Mon, August 11, 4:00 to 5:30pm, East Tower, Hyatt Regency Chicago, Floor: Concourse Level/Bronze, Roosevelt 3B

Abstract

Everyday life can be unpredictable and disorganized, especially with the dramatic social changes brought about by the global COVID-19 pandemic. While studies investigated the normalization of the amount of time for common patterns of daily activity, few examine the impact of the temporal sequencing of activity patterns on individuals’ health and well-being. This study used detailed time diary data from the 2021 and 2022 American Time Use Surveys to examine how weekday schedules influence three different aspects of individual health and well-being during the pandemic. Three paid work clusters and three unpaid work clusters were identified using social sequence analysis. Regression analyses suggest that individuals tend to report poorer general health, cognitive difficulties, and lower life satisfaction if they follow more unstructured and less regulated activity patterns.
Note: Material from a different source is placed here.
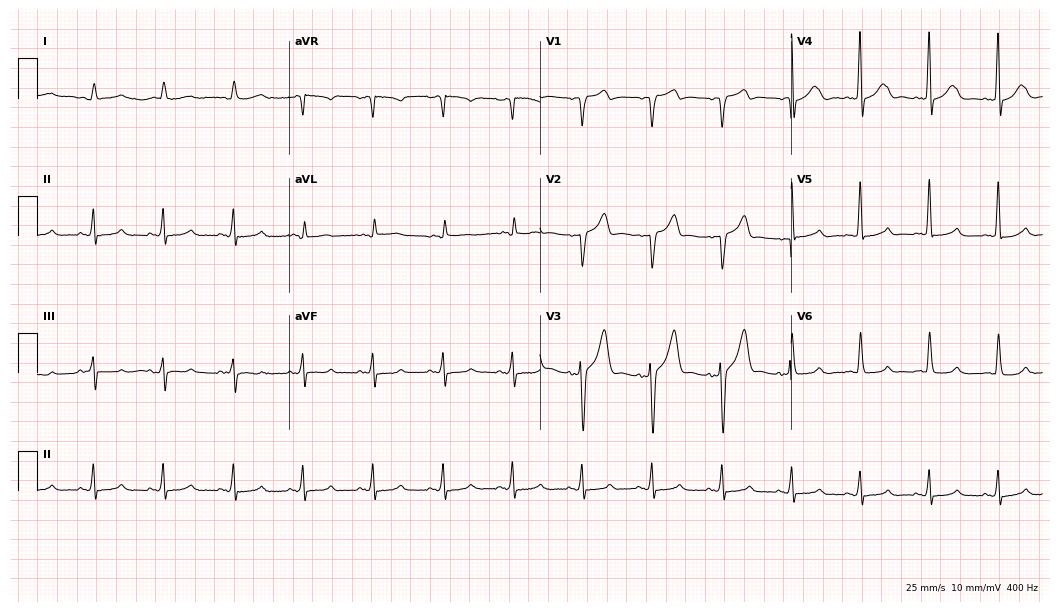
12-lead ECG from a man, 66 years old. No first-degree AV block, right bundle branch block (RBBB), left bundle branch block (LBBB), sinus bradycardia, atrial fibrillation (AF) or sinus tachycardia recorded for this tracing. Findings outside these six are not listed.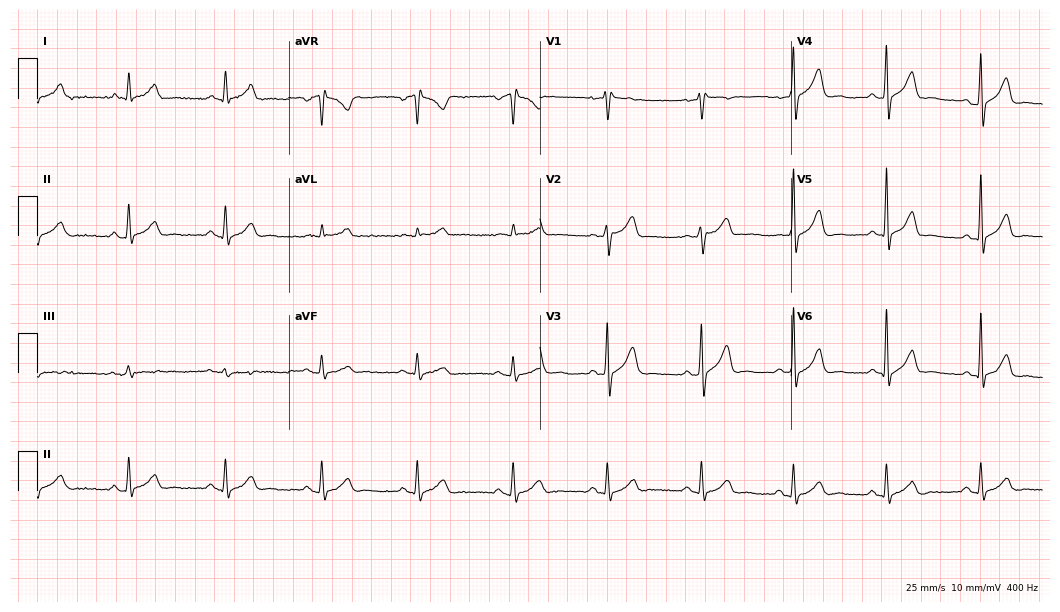
ECG — a male patient, 59 years old. Screened for six findings — first-degree AV block, right bundle branch block, left bundle branch block, sinus bradycardia, atrial fibrillation, sinus tachycardia — none is recorded.

These detrimental effects of irregularity are exacerbated with increased solitude but do not appear within the regularized activity cluster (e.g., 8-5 shift). The paper closes by discussing how maintaining regularity in daily routines fosters embeddedness and integration into broader societal temporal structures, which may have an independent protective effect from social connectedness on individuals’ health during challenging periods like the pandemic.